日本書紀と現代 成立千三百年の教訓 - 中日新聞

 日本最古の歴史書の一つ「日本書紀」が七二〇(養老四)年に成立して千三百年。各地で特別展などが開かれ、貴重な史料を実見できるこの機会に、史実を記録し、伝えることの重みを考えたい。

 日本書紀は漢文体で記述され、三十巻からなる。巻一〜二は、日本の誕生神話を伝える「神代(かみよ)」の巻。巻三から巻三十は、神武天皇から持統天皇まで歴代天皇の事跡や歴史上の出来事などを記す。

 その成り立ちや記述の内容などについては多くの議論があるが、今に伝わる「正史」としては最も古い。原本は失われたが、さまざまな写本が残されており国宝や重要文化財にもなっている。

 東京・上野の東京国立博物館で十五日から開催の「日本書紀成立1300年特別展 出雲と大和」は、天理大付属天理図書館蔵の国宝「乾元本」を二月九日まで展示。名古屋市の熱田神宮も、二十八日まで開く新春特別展「日本書紀の世界」に、所蔵する重文の「熱田本」を出展している。

 日本書紀の編纂(へんさん)は、約四十年もかかったとされる大事業だった。それを読み継ぎ、書き写した人も多くいたことから分かるように、この国の先人は国の出来事を記録して後世に伝える重みをよく理解していた、といえよう。都合の悪い文書を都合よく処分して恥じない現代の政治家や官僚は、大切な教訓とするべきではないか。

 ただしその一方で日本書紀は、政治が歴史に対して口をはさむことの危うさも今に伝えている。

 もともと天皇の命で編まれただけに、その目的は当時の王朝の正統性や権威を示すことにあった。いわば歴史上の「勝ち組」の主張に沿った筋書きが描かれているのだ。このため、年代など記述に矛盾や不合理があることは、すでに江戸時代から指摘されていた。

 だが明治以降は天皇制の正しさの論拠とされ、「古事記」とともに批判の許されない<神典>となる。昭和に入り、思想や言論への統制が強まると、客観的な史実の記録ではないと説く歴史学者の津田左右吉が出版法違反で有罪にされるという出来事が起きた。「津田左右吉事件」だ。

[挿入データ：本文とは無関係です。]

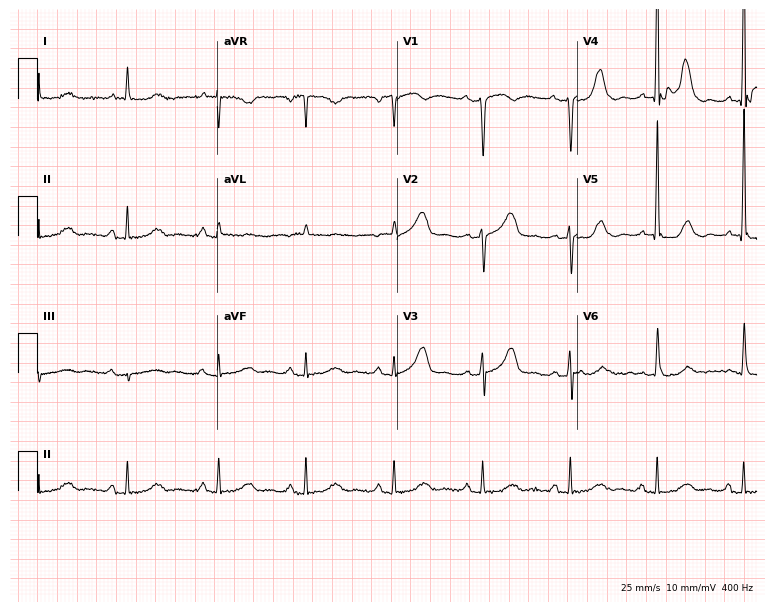
12-lead ECG from a 79-year-old female. Screened for six findings — first-degree AV block, right bundle branch block, left bundle branch block, sinus bradycardia, atrial fibrillation, sinus tachycardia — none is recorded.

 上古の歴史を伝えつつ、学者さえ弾圧される圧政国家となった近代をも映し出す書物なのだ。それが再び神典とされるような時代を防ぐためにも、現代の研究者には記述のうち史実ではない部分を巡る実証的な研究をさらに進めてほしいし、こうした問題をはらむ書である点も広く伝えてほしい。